LOST MOISTURE DENSITY GAUGE

On Saturday August 19, 2006 at approximately 11:00 p.m., an employee of Pennoni Associates loaned his private, passenger vehicle to his sister to perform a short errand. Inside the trunk, the vehicle contained a Humboldt Model 5001 moisture density gauge, serial number 4746, with 10 milli Curies of Cs-137 and 40 milli Curies of Am-241/Be. The employee has not seen his vehicle since and contacted the Bethlehem City Police Department. The licensee is continuing the investigation as to the whereabouts of the gauge and the vehicle.

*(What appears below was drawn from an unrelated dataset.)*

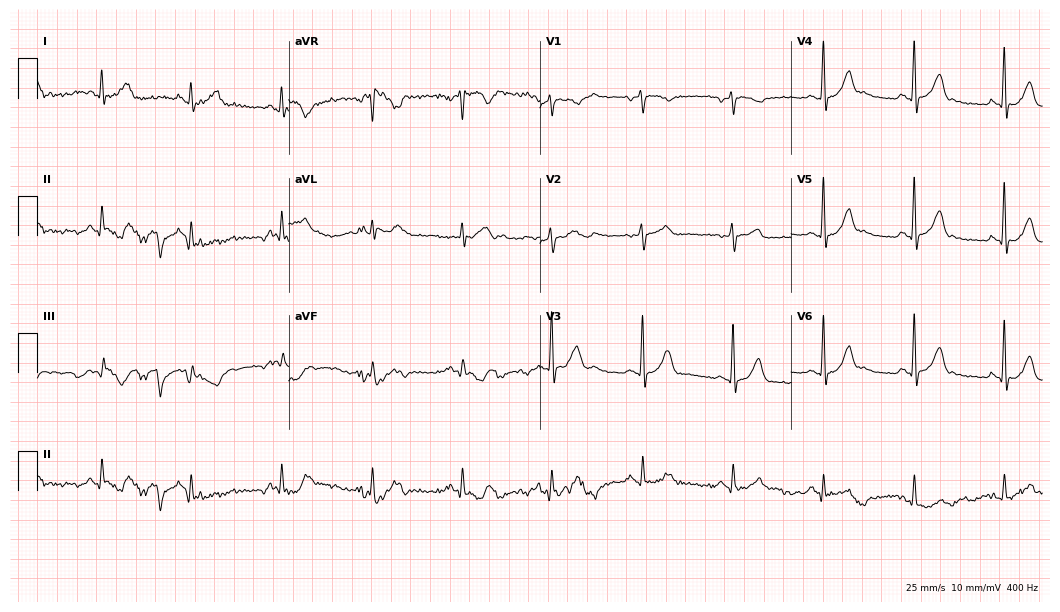
Resting 12-lead electrocardiogram. Patient: a male, 60 years old. None of these six findings is recorded: first-degree AV block, right bundle branch block (RBBB), left bundle branch block (LBBB), sinus bradycardia, atrial fibrillation (AF), sinus tachycardia.

The licensee contacted the NRC Region I office.

THIS MATERIAL EVENT CONTAINS A "LESS THAN CAT 3" LEVEL OF RADIOACTIVE MATERIAL

Sources that are "Less than IAEA Category 3 sources," are either sources that are very unlikely to cause permanent injury to individuals or contain a very small amount of radioactive material that would not cause any permanent injury. Some of these sources, such as moisture density gauges or thickness gauges that are Category 4, the amount of unshielded radioactive material, if not safely managed or securely protected, could possibly - although it is unlikely - temporarily injure someone who handled it or were otherwise in contact with it, or who were close to it for a period of many weeks.